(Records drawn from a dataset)
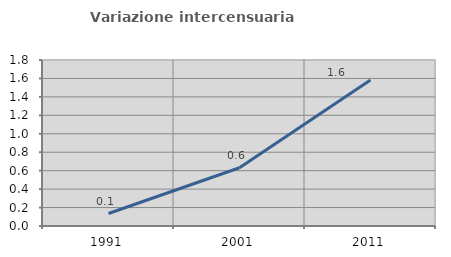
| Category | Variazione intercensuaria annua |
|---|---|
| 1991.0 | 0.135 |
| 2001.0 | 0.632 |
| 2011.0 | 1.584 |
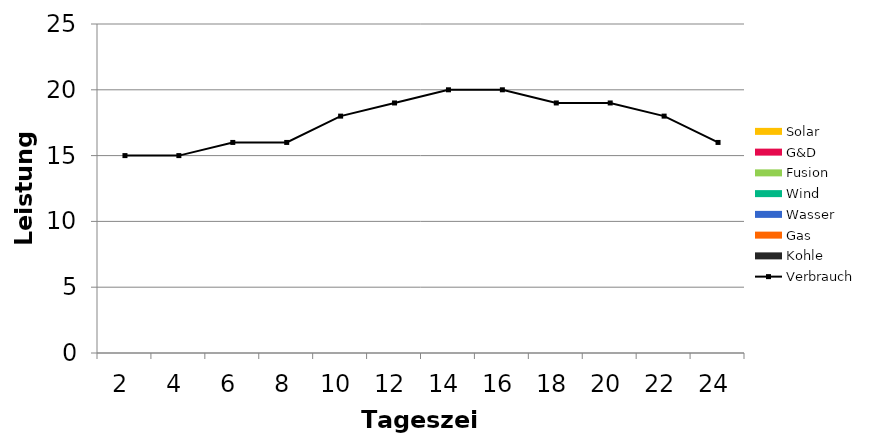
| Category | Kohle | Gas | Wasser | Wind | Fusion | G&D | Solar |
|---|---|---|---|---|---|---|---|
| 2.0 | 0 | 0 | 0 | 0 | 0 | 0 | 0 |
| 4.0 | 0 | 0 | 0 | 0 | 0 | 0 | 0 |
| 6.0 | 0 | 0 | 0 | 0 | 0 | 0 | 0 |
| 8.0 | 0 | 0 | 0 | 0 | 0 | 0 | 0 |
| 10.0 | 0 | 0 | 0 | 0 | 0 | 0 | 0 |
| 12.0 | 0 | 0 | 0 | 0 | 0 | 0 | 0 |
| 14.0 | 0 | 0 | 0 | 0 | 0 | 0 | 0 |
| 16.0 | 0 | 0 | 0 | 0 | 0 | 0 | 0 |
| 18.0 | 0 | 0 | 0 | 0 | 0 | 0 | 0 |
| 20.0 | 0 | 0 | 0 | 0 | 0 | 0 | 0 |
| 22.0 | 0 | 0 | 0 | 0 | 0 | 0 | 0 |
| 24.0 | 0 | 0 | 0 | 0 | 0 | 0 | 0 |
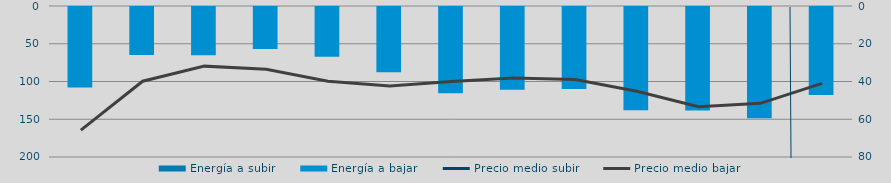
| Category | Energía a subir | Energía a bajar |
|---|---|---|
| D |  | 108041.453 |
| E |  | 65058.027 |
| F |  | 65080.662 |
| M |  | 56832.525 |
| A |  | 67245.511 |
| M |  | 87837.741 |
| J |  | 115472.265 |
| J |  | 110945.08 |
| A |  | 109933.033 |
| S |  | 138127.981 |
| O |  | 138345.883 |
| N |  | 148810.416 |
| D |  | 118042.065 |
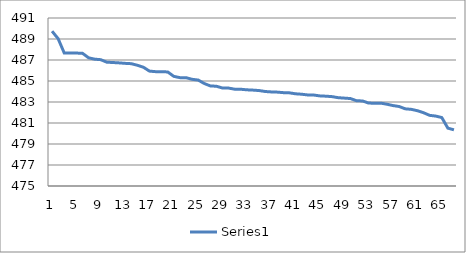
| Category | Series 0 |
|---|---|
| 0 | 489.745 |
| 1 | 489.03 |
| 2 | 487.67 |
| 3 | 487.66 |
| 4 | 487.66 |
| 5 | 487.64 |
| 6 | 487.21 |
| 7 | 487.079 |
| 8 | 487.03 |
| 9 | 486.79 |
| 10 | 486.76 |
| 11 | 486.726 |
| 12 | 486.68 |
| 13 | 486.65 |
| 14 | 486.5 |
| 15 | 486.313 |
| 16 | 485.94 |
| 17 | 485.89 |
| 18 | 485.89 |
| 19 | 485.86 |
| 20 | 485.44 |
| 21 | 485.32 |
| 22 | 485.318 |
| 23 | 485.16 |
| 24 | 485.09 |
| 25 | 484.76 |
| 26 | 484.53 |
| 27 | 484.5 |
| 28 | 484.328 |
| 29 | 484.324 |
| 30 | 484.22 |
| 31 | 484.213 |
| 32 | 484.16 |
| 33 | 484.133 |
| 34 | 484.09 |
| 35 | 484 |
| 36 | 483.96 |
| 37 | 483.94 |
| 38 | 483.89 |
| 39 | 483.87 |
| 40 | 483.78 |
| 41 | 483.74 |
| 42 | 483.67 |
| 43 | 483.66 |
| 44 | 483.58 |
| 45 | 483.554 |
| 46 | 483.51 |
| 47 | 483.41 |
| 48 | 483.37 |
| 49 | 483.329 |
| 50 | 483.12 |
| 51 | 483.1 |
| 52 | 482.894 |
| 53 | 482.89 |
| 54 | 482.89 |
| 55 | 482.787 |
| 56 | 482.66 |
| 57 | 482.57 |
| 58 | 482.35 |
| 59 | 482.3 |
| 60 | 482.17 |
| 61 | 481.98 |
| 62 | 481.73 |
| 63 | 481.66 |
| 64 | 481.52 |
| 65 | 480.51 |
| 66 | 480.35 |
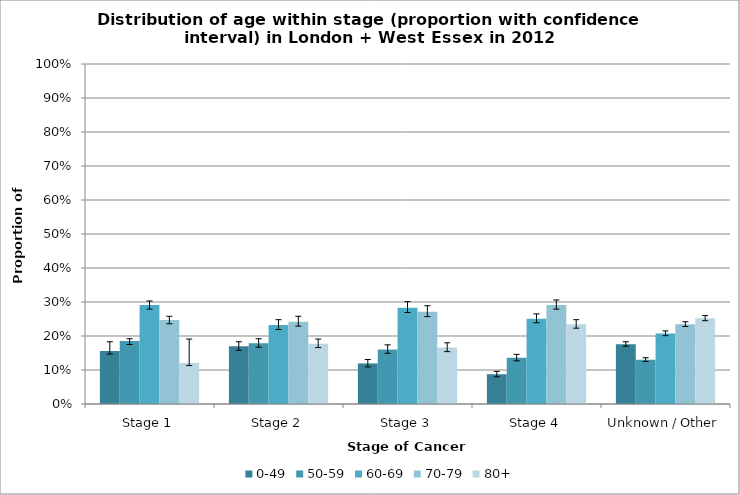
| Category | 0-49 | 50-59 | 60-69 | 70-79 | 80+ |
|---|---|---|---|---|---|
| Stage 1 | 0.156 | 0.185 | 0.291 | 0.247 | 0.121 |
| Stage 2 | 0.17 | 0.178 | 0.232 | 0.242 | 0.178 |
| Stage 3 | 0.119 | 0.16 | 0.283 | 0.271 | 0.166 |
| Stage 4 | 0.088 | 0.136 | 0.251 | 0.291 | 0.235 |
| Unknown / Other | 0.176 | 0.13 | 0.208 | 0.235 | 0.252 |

==

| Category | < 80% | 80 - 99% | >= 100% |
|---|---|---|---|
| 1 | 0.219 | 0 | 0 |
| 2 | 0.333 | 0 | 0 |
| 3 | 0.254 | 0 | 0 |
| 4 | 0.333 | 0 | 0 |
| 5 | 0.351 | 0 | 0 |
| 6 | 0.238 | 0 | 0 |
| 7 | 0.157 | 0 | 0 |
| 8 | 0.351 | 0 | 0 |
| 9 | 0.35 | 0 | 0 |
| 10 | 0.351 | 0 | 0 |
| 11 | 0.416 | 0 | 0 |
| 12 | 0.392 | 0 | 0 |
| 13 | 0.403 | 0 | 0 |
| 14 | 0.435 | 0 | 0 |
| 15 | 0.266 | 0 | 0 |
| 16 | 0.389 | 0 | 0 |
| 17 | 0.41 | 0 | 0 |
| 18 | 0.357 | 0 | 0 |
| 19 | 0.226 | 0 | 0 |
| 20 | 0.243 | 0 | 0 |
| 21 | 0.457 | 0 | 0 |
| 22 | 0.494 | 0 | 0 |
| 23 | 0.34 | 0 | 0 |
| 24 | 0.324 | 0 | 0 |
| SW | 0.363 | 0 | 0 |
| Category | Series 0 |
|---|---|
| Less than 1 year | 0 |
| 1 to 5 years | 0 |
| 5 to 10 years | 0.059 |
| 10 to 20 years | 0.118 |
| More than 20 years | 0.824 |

...

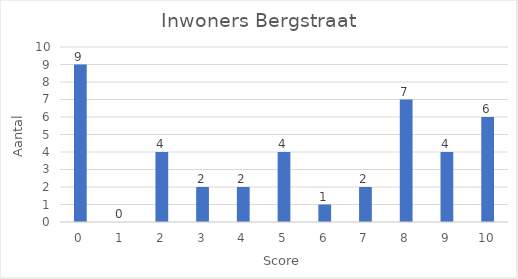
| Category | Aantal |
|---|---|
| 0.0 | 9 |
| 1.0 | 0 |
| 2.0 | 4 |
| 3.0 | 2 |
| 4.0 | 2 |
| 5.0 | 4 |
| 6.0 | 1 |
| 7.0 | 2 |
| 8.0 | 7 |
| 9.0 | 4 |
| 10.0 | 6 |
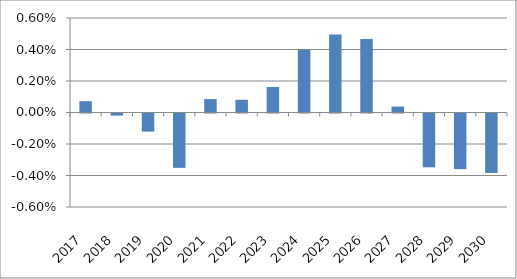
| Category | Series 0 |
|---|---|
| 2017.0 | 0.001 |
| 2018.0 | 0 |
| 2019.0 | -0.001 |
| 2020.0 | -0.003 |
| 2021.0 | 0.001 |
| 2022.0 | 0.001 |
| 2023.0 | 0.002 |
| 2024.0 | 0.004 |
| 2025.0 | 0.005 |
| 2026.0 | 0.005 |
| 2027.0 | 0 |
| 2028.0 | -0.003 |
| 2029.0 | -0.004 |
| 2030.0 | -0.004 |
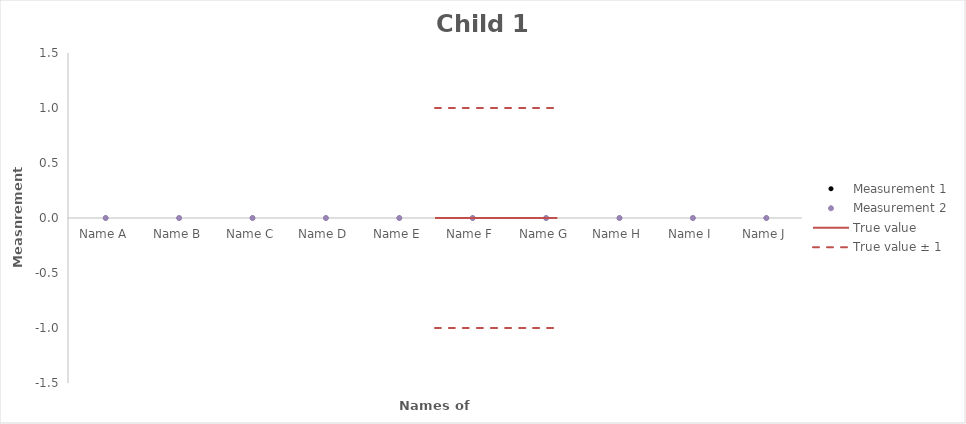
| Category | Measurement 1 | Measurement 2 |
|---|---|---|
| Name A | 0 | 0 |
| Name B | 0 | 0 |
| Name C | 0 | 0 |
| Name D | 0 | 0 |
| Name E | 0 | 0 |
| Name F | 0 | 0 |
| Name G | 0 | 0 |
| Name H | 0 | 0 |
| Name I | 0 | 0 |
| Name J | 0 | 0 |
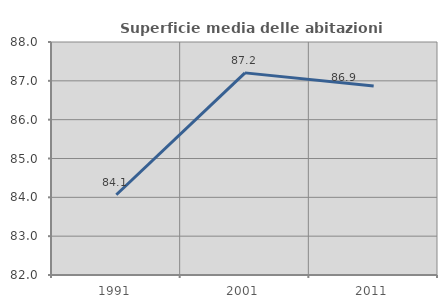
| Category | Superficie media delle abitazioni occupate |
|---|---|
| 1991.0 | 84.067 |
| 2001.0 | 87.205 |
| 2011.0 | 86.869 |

WHAT YOU HAVE TO DO:
After reading the records above, give the number of lines that include "than", and add nothing else.

FINISHED TASK:
2